Il dovere dei genitori di educazione verso i figli non si traduce solamente nel trasmettere valori, ideali e promuovere lo sviluppo della personalità del minore stesso; ma implica anche avere riguardo e preservare quindi il figlio da tutto ciò che potrebbe essere nocivo e non consono alla sua età.
Tra queste attività rientra anche il dovere dei genitori di monitorare l’utilizzo di dispositivi elettronici (tablet, smartphone) al fine di evitare che i figli possano accedere a contenuti o siti inadatti alla loro educazione.
Questo è quanto stabilito dal Tribunale di Parma con la Sentenza 698/2020 dove a seguito di un giudizio di divorzio, i coniugi genitori di due gemelli 14enni, scoprono la presenza di materiale pedopornografico sul cellulare dei figli, ricevuto tramite una chat di Whatsapp. Il reato di “pornografia minorile” punisce condotte diverse, accomunate dalla strumentalizzazione sessuale del minore, di cui è tutelata l’immagine, la dignità e l’equilibrato sviluppo psico-fisico. Inizialmente la giurisprudenza riteneva necessario il presupposto del pericolo di diffusione delle immagini o dei video, ravvisando, in mancanza, il reato di mera detenzione di tale materiale.
Di recente, la Suprema Corte ha preso atto dell’evoluzione tecnologica, come si evince ex art 600 ter al comma III c.p, e perciò ha configurato il reato anche nell’uso di smartphone, tablet e computer dotati di fotocamera, che rendono agevole il collegamento alla rete internet, facendo diventare potenzialmente diffusiva qualsiasi produzione di immagini o di video.
Nel caso di specie, in un primo momento il giudice aveva ritenuto opportuno il collocamento dei minori presso l’abitazione materna in Piemonte, anche in seguito a una relazione della CTU psicodiagnostica che aveva avvalorato questa sistemazione. Successivamente però alla scoperta di materiale pedopornografico su uno dei cellulari dei figli e di due video trasgressivi girati da uno dei minori, il conflitto tra i genitori si era acuito anche in relazione alle metodologie educative da adottare nei confronti degli adolescenti in questione. In particolar modo il padre, che aveva previsto insieme alla ex coniuge l’utilizzo del cellulare, riteneva che “la distanza abitativa non gli permettesse di esercitare la sua autorità e che la lontananza dai figli implicava l’impossibilità concreta di porre da parte sua una adeguata cornice regolativa, dato che a suo avviso la madre non sarebbe stata capace di sufficiente capacità di contenimento e di abilità normativa nei confronti di due figli in età adolescenziale” e per questo motivo richiedeva il collocamento presso di sé dei figli minori.

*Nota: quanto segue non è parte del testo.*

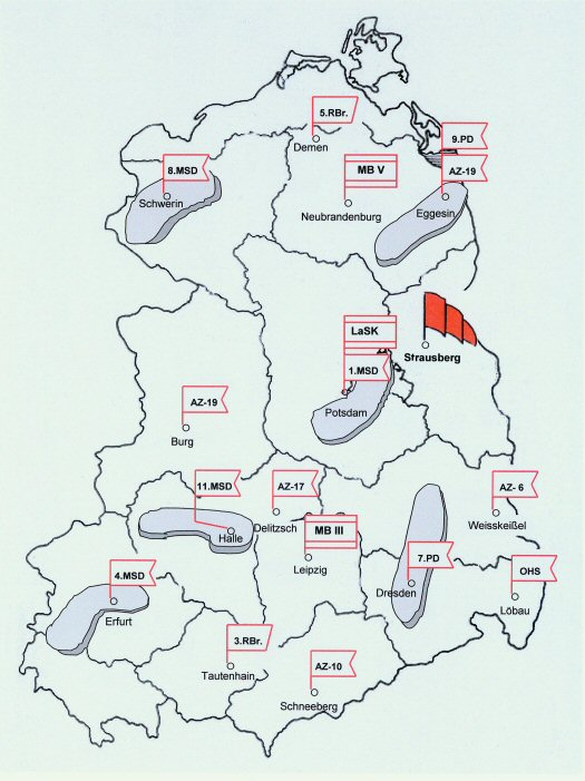 Standorte der Landstreitkräfte der NVA

Il Tribunale di Parma, avendo preventivamente rigettato l’istanza con cui il padre chiedeva il collocamento presso di sé dei figli, in quanto ritenuto non consono allo sviluppo delle relazioni interpersonali e per l’impossibilità del padre e della nuova convivente di poter garantire una supervisione dei minori stessi, richiamava la madre a un maggiore controllo degli stessi, anche in considerazione della delicata fase adolescenziale che i soggetti trascorrono e autorizzava il controllo dei dispositivi elettronici.
Il giudice quindi ritiene lecito poter supervisionare costantemente i contenuti presenti sui telefoni cellulari dei minori e sui computer, anche tramite l’applicazione di necessari dispositivi di filtro “Parental Control”, al fine di evitare la comparsa di materiali non adatti all’età dei ragazzi e alla loro educazione.